Некоторые уже возвращались. По пути домой они навидались всякого и теперь судачили, что в городах уральских и сибирских губерний неспокойно, что рабочий люд бунтует против царя. От этих разговоров делалось страшно. Что творится на свете? Что же будет?

Однако очевидцы и сами толком ничего не знали. Сибирский крестьянин никак не мог понять, о какой это ликвидации помещичьего землевладения говорят революционеры,— не было его сроду в здешних краях.

Еще от прадедов, бежавших за Урал, повелось так, земля не изба, не хозяину она навечно принадлежит, а общине. Община и делит ее на полоски по числу душ мужеского роду. Так что, рассуждал сибиряк, переделить надо землю — лет пятнадцать, однако, минуло после последнего передела,— и снова покой и лад наступят.

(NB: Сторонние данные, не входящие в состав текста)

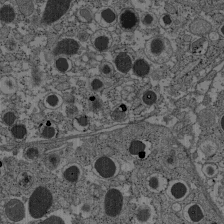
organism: C57BL Mouse
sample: Pancreatic islet
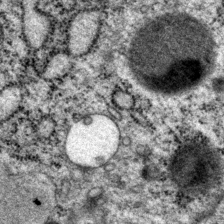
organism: P. pacificus
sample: Pharynx
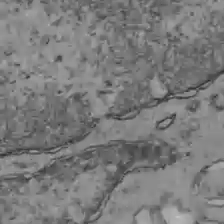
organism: C57BL Mouse
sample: Liver
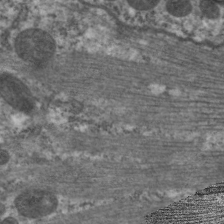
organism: C. elegans
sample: Pharynx
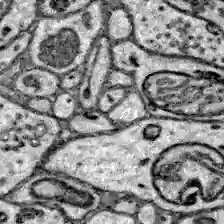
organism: Zebrafish
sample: Brain
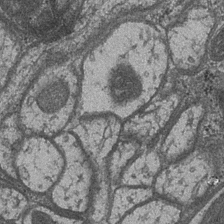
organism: Drosophila
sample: Optic medulla
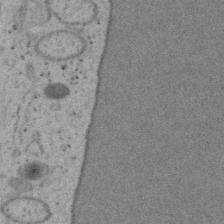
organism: Human
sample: HeLa cells
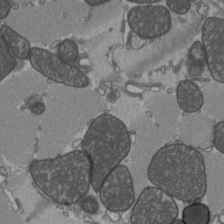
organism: C57BL Mouse
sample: Heart
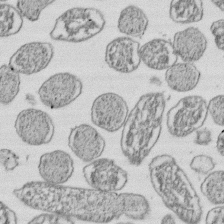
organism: E. coli
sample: Bacterial nucleoid
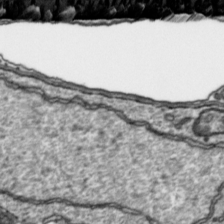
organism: Toxoplasma gondii
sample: Parasites in a vacuole inside a host cell
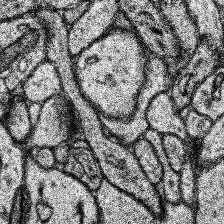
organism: Human
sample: Temporal Lobe
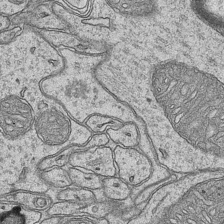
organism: Mouse
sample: CA1 Hippocampus
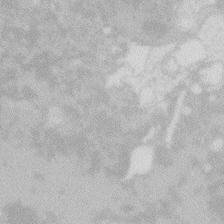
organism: Zebrafish
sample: Macrophage
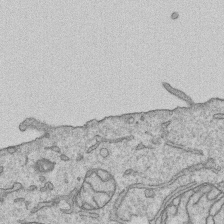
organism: Human
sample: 1205lu cells
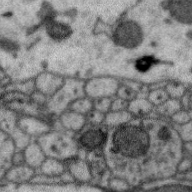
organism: Zebra finch
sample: Brain
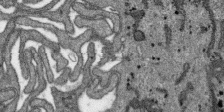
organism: Human
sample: Lung epithelial cells, uninfected (mock) control
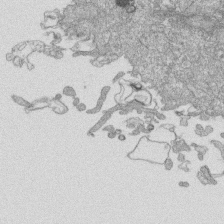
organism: Human
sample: HeLa cell HIV synapse
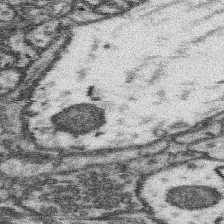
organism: Mouse
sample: Somatosensory cortex neuropil
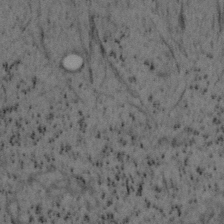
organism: Human
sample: HeLa cells
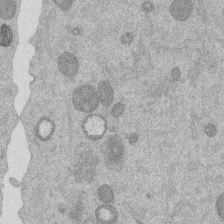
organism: Mouse
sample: Dividing mouse embryo 1 cell stage
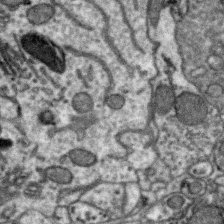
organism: Zebra finch
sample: Brain
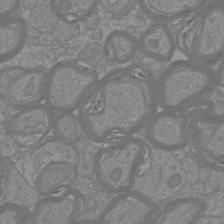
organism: Mouse
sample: Cortical neurons
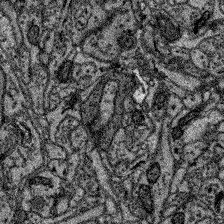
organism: Zebrafish
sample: Larval olfactory bulb
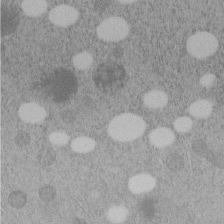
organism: C. elegans
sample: C. elegans embryo early stage
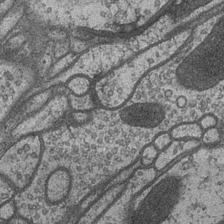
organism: Drosophila
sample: Optic medulla
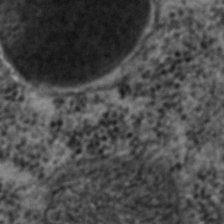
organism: C. elegans
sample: C. elegans embryo
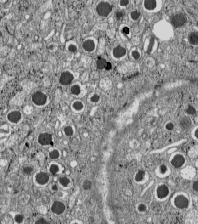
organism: C57BL Mouse
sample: Pancreatic islet
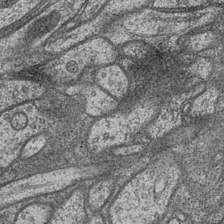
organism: Drosophila
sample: Optic medulla
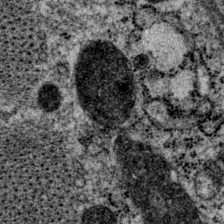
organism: P. pacificus
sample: Pharynx
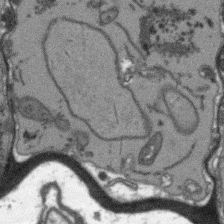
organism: Arabidopsis thaliana
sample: Root tip
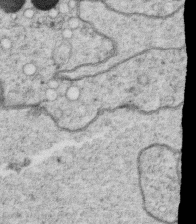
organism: C. elegans
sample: C. elegans oocyte; sperm cells
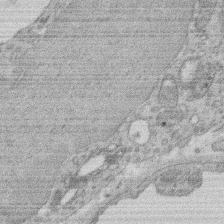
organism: Rat
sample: Salivary granule
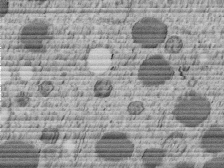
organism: C. elegans
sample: C. elegans embryo early stage
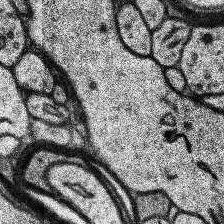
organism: Human
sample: Temporal Lobe
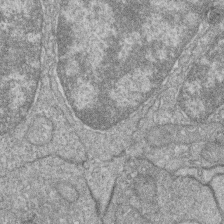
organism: Zebrafish
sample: Cilia; retinal pigment epithelium
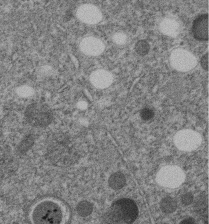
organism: C. elegans
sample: C. elegans embryo early stage
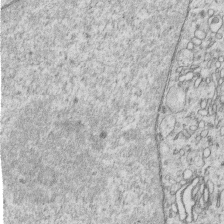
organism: Human
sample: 1205lu cells

Жизнь сложна и трудна. Одни семьи на убыль идут — кого болезни уносят, кого несчастный случай, а кого и война в сыру землю захоронила, и все из мужской половины смерть повыхватывала, повыхватывала наделенных землей. Кое в каких домах и половины надельщиков не насчитать, а земля-то все за семьей остается — вот и владеет каждый двумя, тремя, а то и пятью наделами, богатеет. Таким хоть бы и вовсе не было передела.

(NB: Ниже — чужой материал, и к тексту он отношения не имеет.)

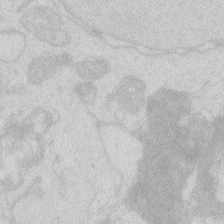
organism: Zebrafish
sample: Macrophage
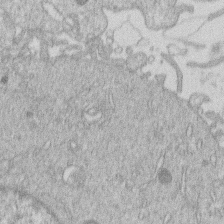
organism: Human
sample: Macrophage cells
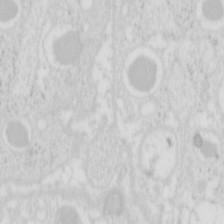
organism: Mouse
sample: Pancreas
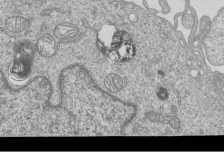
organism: Human
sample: MDA-MB-231 cells
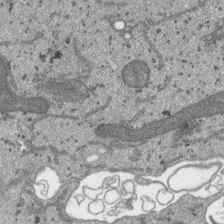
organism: Human
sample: Lung epithelial cells infected with SARS-CoV-2
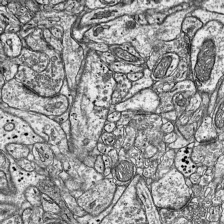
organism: Mouse
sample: Visual Cortex
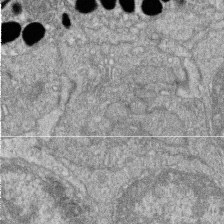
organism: Zebrafish
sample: Cilia; retinal pigment epithelium
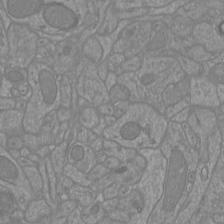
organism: Mouse
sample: Cortical neurons
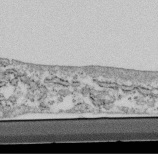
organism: Mouse
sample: Cilia; retinal pigment epithelium
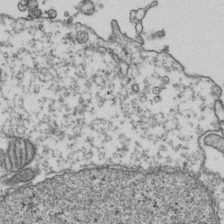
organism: Human
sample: Activated Jurkat CD4+ T cells
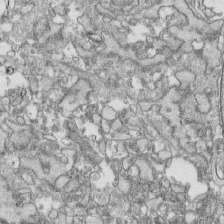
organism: Human
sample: CRL-1474
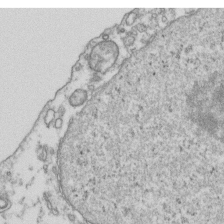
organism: Human
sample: Activated Jurkat CD4+ T cells
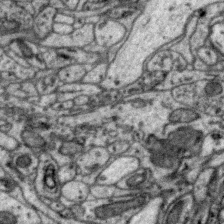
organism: Zebra finch
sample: Brain
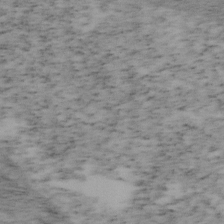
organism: Mouse
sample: OT-I killer T cells with ID8 ovarian cancer cells
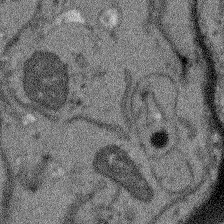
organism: Arabidopsis thaliana
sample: Root tip
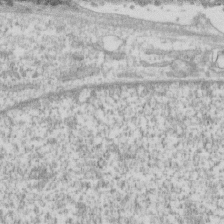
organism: Human
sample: CRL-1474
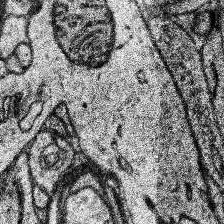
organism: Human
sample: Temporal Lobe
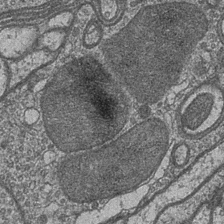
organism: Drosophila
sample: Optic medulla
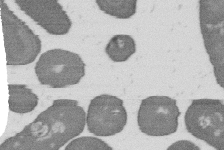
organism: B. subtilis
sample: Bacterial spore
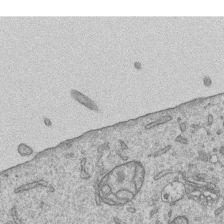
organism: Human
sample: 1205lu cells
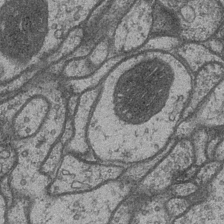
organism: Drosophila
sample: Optic medulla
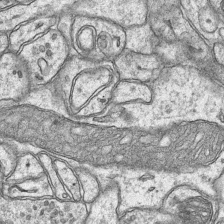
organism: Mouse
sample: CA1 Hippocampus
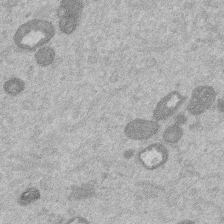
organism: Mouse
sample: Dividing mouse embryo 1 cell stage
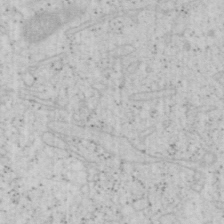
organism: Human
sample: HeLa cells
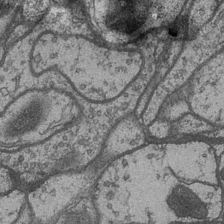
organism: Drosophila
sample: Optic medulla

Другие хозяйства из года в год многолюднее становились. В таких, случалось, даже взрослые мужики не имели своего надела, что и было причиной бедности, всяких разладов. В этих домах надеялись дождаться передела, вырваться из тисков малоземелья, в которых и в добрый-то год тяжко, а уж когда недород случится, то и вовсе беда, хоть ложись да помирай.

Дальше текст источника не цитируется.